俺はお嬢様達がいつも紅茶を飲んでいる部屋でくつろいでいた。

 

「お疲れ様、鏡夜」

 

「フランお嬢様」

 

俺がくつろいでいると、お風呂上がりのフランお嬢様がきた。ちなみに、咲夜ちゃんは美鈴とカロと一緒にお風呂に入っている。

 

そして、フランお嬢様を見た俺は、一瞬固まってしまった。

 

何故か? それは、フランお嬢様の髪は濡れており、そのおかげで髪が月の光を反射させてキラキラと光り輝いているのだ。

 

そして、服装は薄い服を着ているため、体にぴったりとくっついている。そのため、フランお嬢様の体が薄らと見えているのだ。

 

要するに、すごく可愛かった。

 

「よいしょっと!」

 

そんな事を考えていると、フランお嬢様が俺の片方の膝の上に乗ってきた。

 

「今日は沢山のことがあったね」

 

「そうですね~」

 

本当に今日は色々なことがあって疲れた。等と考えていると、フランお嬢様は後頭部を俺の胸に押し付けてきた。

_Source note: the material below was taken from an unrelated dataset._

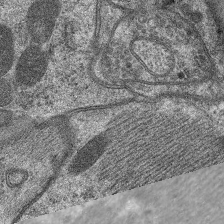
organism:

その瞬間、フランお嬢様の甘い匂いが俺の鼻を擽った。

 

そして、フランお嬢様の髪は濡れているのだが、そんな事は気にせず、二人で月を見続けた。

 

数分程、そうした後、俺はなんとなくフランお嬢様に言った。

 

「・・・フランお嬢様、今日も可愛いですね」

 

俺がそう言うと、フランお嬢様は顔をこちらに向けてニコッと笑った。

 

「・・・鏡夜も格好良いよ」

 

フランお嬢様はそう言うと、俺の口にキスしてきた。

 

(・・・久しぶりに、ゆったりした時間を過ごせるな)

 

「鏡~夜!」

 

そんな事を考えていると、今度はレミリアお嬢様が入ってきた。

 

まあ、またもや俺は固まってしまったよ。

 

レミリアお嬢様の髪は濡れており、こっちはキラキラと光っているのではなく。透き通っていた感じだった。

 

そして、こちらも薄着を着ているため、よく見れば体が透けて見える。

 

「あら? フランもいたの?」

 

「うん」

 

レミリアお嬢様は俺に近寄てくると、余っている方の膝の上に乗った。

 

「はふ~やっぱり、鏡夜の膝の上は落ち着くわ~」

 

「だよね~」

 

レミリアお嬢様はそう言うと、フランお嬢様と同様に俺の胸に後頭部をのせてきた。そしてレミリアお嬢様も甘い匂いを放っており、俺の鼻を擽った。

 

「鏡夜、抱きしめて~」

 

「私もね」

 

「わかりました」

 

俺は言われた通りにお嬢様達をギュッと抱きしめた。すると、お嬢様達はこちらに体を向けて抱きついてきた。

 

「は~本当に、可愛すぎですよ。お嬢様」

 

「「鏡夜もかっこよすぎだよ!」」

 

お嬢様達はそう言うと、俺に思いっきり抱きついてきた。

 

「「鏡夜、温めて」」

 

俺は一旦お嬢様達を離して、上着を脱いで二人に掛けてから再び抱きしめた。

 

「「鏡夜、暖かい」」

 

お嬢様達は頬を少し赤くして、上目遣いで言ってきた。

 

「あ~もう~可愛すぎです!」

 

俺はそのまま、ギュッと二人を抱きしめて、夜を過ごした。